::: RECORDED INFORMATION :::

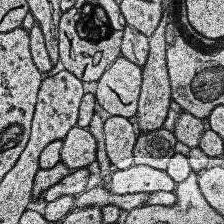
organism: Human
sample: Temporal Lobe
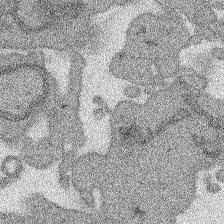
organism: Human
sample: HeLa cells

:::
::: RECORDED INFORMATION :::

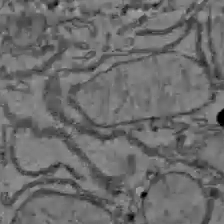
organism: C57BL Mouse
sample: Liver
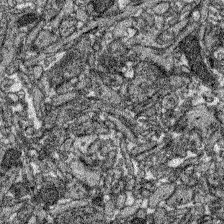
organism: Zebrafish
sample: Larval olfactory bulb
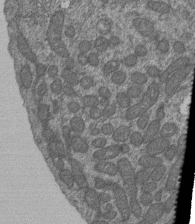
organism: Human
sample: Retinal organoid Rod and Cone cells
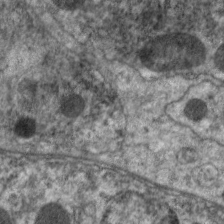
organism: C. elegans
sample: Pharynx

:::

PROBLEM STATEMENT: Between and including the line with "organism: C57BL Mouse" and the line with "sample: Pharynx", repeat every line exactly as it appears above, with pictures left out.

EXPECTED ANSWER:
organism: C57BL Mouse
sample: Liver
organism: Zebrafish
sample: Larval olfactory bulb
organism: Human
sample: Retinal organoid Rod and Cone cells
organism: C. elegans
sample: Pharynx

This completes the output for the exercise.